# More on hyperbolas

A
hyperbola
is the set of all points
$P$
in the plane such that the difference between the distances from
$P$
to two fixed points is a given constant. Each of the fixed points is a
focus
. (The plural is foci.) If
$P$
is a point on the hyperbola and the foci are
${F}_{1}$
and
${F}_{2}$
then
$\stackrel{\xaf}{P{F}_{1}}$
and
$\stackrel{\xaf}{P{F}_{2}}$
are the
**
focal radii
**
. As you can see, the graph of the hyperbola has two disconnected branches that look similar to parabolas. Each branch approaches diagonal
asymptotes
.

The
**
center
**
of a hyperbola is the midpoint of the line segment joining its foci. The
**
transverse axis
**
is the line segment that contains the center of the hyperbola and whose endpoints are the two vertices of the hyperbola.

A central hyperbola, one with its center on the origin and its foci on either the $x$ -axis or $y$ -axis has one to the two formulas below. Note that ${a}^{2}$ is the denominator of the positive term in each case.

The hyperbola with its center at $\left(0,0\right)$ , foci $\left(c,0\right)$ and $\left(-c,0\right)$ and distance between the vertices $2a$ has the equation

$\frac{{x}^{2}}{{a}^{2}}-\frac{{y}^{2}}{{b}^{2}}=1$ where ${b}^{2}={c}^{2}-{a}^{2}$ .

The equations of the asymptotes are $y=\frac{b}{a}x$ and $y=-\frac{b}{a}x$

Note that the hyperbola will have either $x$ - or $y$ -intercepts but never both.

The hyperbola with its center at $\left(0,0\right)$ , foci $\left(0,c\right)$ and $\left(0,-c\right)$ , then the equation is $\frac{{y}^{2}}{{a}^{2}}-\frac{{x}^{2}}{{b}^{2}}=1$ with ${b}^{2}={c}^{2}-{a}^{2}$

The equations of the asymptotes are $y=\frac{a}{b}x$ and $y=-\frac{a}{b}x$ .

**
Example 1:
**

Find an equation of the hyperbola having foci $\left(3,0\right)$ and $\left(-3,0\right)$ and the distance between the vertices equal to $4$ if its center is at the origin.

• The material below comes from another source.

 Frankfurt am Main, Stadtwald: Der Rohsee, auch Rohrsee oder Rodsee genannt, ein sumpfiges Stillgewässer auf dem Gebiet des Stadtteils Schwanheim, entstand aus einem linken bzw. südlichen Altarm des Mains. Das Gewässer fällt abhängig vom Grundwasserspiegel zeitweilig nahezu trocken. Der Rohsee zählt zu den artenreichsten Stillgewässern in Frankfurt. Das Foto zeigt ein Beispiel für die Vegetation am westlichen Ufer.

The distance from each focus to the center is $3$ , so $c=3$ .

The distance between the vertices is $2a$ . So, $2a=4$ and $a=2$ .

${b}^{2}={c}^{2}-{a}^{2}$ , so ${b}^{2}={3}^{2}-{2}^{2}=9-4=5$

Since the foci are on the $x$ -axis, the equation is $\frac{{x}^{2}}{4}-\frac{{y}^{2}}{5}=1$ .

**
Example 2:
**

For the above example, find the equations of its asymptotes and graph the hyperbola.

The equations of the asymptotes are $y=\frac{\sqrt{5}}{2}x$ and $y=-\frac{\sqrt{5}}{2}x$ .

The $x$ -intercepts are $\left(2,0\right)$ and $\left(-2,0\right)$ . There are no $y$ -intercepts.

The graph of a hyperbola can be translated so that its center is at the point $\left(h,k\right)$ . This means that the graph has been translated $h$ units on the horizontal axis and $k$ units on the vertical axis.

*
Horizontal Major Axis Vertical Major Axis
*

$\frac{{\left(x-h\right)}^{2}}{{a}^{2}}-\frac{{\left(y-k\right)}^{2}}{{b}^{2}}=1$ $\frac{{\left(y-k\right)}^{2}}{{a}^{2}}-\frac{{\left(x-h\right)}^{2}}{{b}^{2}}=1$

Foci at $\left(h-c,k\right)$ and $\left(h+c,k\right)$ Foci at $\left(h,k-c\right)$ and $\left(h,k+c\right)$

**
Example 3:
**

Find an equation of the hyperbola with foci $\left(-3,-2\right)$ and $\left(-3,8\right)$ and the distance between the vertices $8$ .

The distance between the vertices, $2a$ , is $8$ . So, $2a=8$ and $a=4$ .

The center is halfway between the foci at $\left(-3,3\right)$ .

The distance from the center to each focus is $5$ so $c=5$ .

${b}^{2}={c}^{2}-{a}^{2}={5}^{2}-{4}^{2}=25-16=9$

Therefore, the equation of the hyperbola is $\frac{{\left(y-3\right)}^{2}}{16}-\frac{{\left(x+3\right)}^{2}}{9}=1$

A hyperbola can also be defined as a conic section obtained by the intersection of a double cone with a plane that is intersects both pieces of the cone without intersecting the axis.